Nonsolomamma

vicina e lontana

ho tre figli, due adolescenti e uno piccolo, che ha quasi tre anni.
il piccolo non lo abbiamo cercato, è arrivato. e quando io ho scoperto di essere incinta di nuovo ho avuto paura. perché era un altro maschio, perché mio marito ed io avevamo appena ricominciato a respirare, perché il mio corpo si sarebbe trasformato di nuovo e non sapevo se mai sarebbe tornato come prima. ho avuto paura di affrontare tutto di nuovo, da capo, quando ormai mi sentivo libera, quando avevo ricominciato ad andare al cinema, a uscire a cena e a pensare a me.
il piccolo è nato in un posto dove tutto era facile.
poi siamo arrivati a milano e qui la vita è dura.
qui manca la cultura dell’accoglienza, qui non parlano le lingue, qui sono diffidenti.
diffidano perché hai una famiglia numerosa, perché hai il capo coperto, perché non mangi il prosciutto, perché non sei identico a loro, perché non ti capiscono.
noi cambiamo città ogni tre-quattro anni, siamo stati a dubai, a parigi, a bruxelles e a hong kong e mai ho trovato la chiusura che ho trovato qui.
ho imparato l’italiano perché è una lingua che amo ma nessuno mi ha mai aiutata qui, nessuno mi ha mai fatto sentire a casa, nessuno mi ha mai teso la mano. adesso va meglio rispetto ai primi tempi, ma tutto costa molta fatica.
hasem l’anno prossimo andrà all’asilo francese perché non voglio che soffra e lì so che sarà più semplice.

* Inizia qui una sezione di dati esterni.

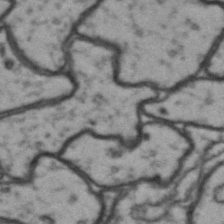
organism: Drosophila
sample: Brain

ha il capo capo coperto, un corpo minuto, lo sguardo sfrontato e una passione per proust. vorrebbe fare la mediatrice culturale e per questo ha studiato. suo marito è diplomatico e lei lo segue, in giro per il mondo. è gaudente e perplessa, curiosa e incredula, lucida e sfuggente, vicina e lontanissima.
è la mamma di hasem, il bambino tunisino, compagno di nido dello hobbit piccolo.
quando parla così vorresti chiederle scusa, per tutta quella strada ancora da percorrere.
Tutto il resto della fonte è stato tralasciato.